Introduction
Binary search is a searching algorithm that finds the position of a target value within a sorted array. Compared to linear search, which checks each element one by one, binary search is far more efficient, reducing the time complexity from O(N) to O(log N).
In binary search, you start by looking at the middle element of the sorted array. If the middle element matches the target value, then you've found what you're looking for. If the target value is less than the middle element, then you search the left half of the array. If the target value is greater than the middle element, then you search the right half. You continue this process, halving the size of your search space at each step, until you either find the target value or confirm that it's not in the array.
Calculating Multiple Occurrences of an Element in an Array
Suppose you have a sorted array and you want to find how many times a particular element occurs in it. You can use a variation of the binary search algorithm to accomplish this task efficiently.
Find the First Occurrence: Use binary search to find the first occurrence of the target element in the array. Let's say its index is i. Find the Last Occurrence: Use another binary search to find the last occurrence of the target element in the array. Let's say its index is j. Calculate the Frequency: The number of times the target element appears in the array is j - i + 1. This method works efficiently because each binary search operation has a time complexity of O(log N).
But before attempting this question you must know about the Upper Bound and the Lower Bound in Binary Search.
Upper Bound and Lower Bound
These terms are often used in the context of binary search to find the "boundary" elements in a sorted array. Here’s what they mean:
Upper Bound
This is the smallest index where the value is greater than the given value. In simple terms, it's the first element that is strictly greater than the search value. Let’s see what will be the upper bound of 3 in given images.

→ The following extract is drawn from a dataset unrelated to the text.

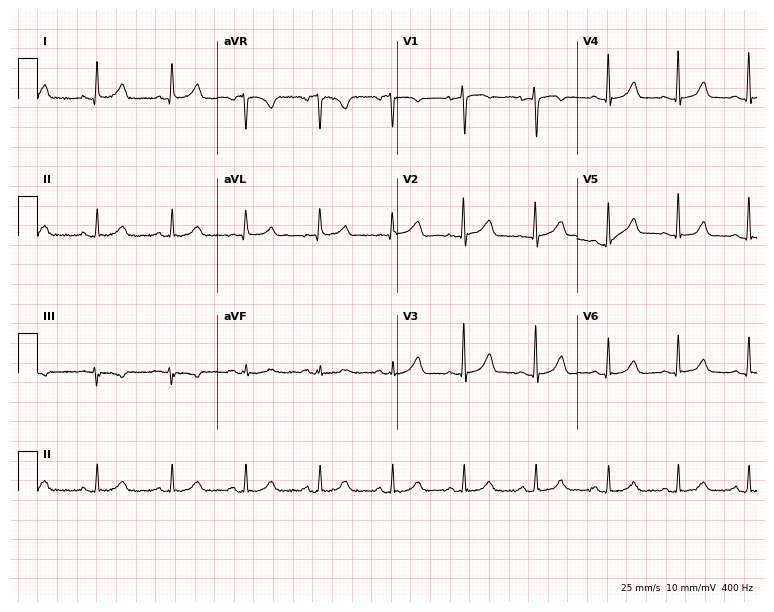
12-lead ECG from a 43-year-old female patient. Recorded interpretation: within normal limits.
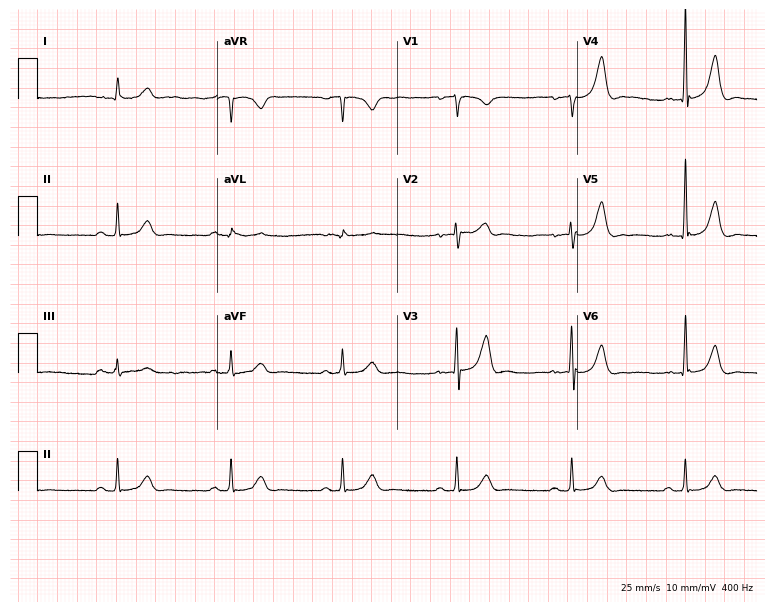
12-lead ECG from a male, 69 years old. Labelled as a normal ECG.

Pseudo-Code for Upper Bound:
low = 0
high = length(arr) - 1
answer = -1
while (low <= high){
mid = (low + high) / 2
if (arr[mid] > target){
answer = mid
high = mid - 1
}
else{
low = mid + 1
}
}
return answer
Lower Bound:
This is the smallest index where the value is greater than or equal to the given value. In other words, it's the first element that is not smaller than the search value. Let’s see what will be the lower bound of 3 in the given images.
Pseudo-Code for Lower Bound:
low = 0
high = length(arr) - 1
answer = -1
while (low <= high){
mid = (low + high) / 2
if (arr[mid] >= target){
answer = mid
high = mid - 1
}
else{
low = mid + 1
}
}
return answer
Both upper bound and lower bound can be found using variations of the binary search algorithm and are particularly useful in range-based queries and searches.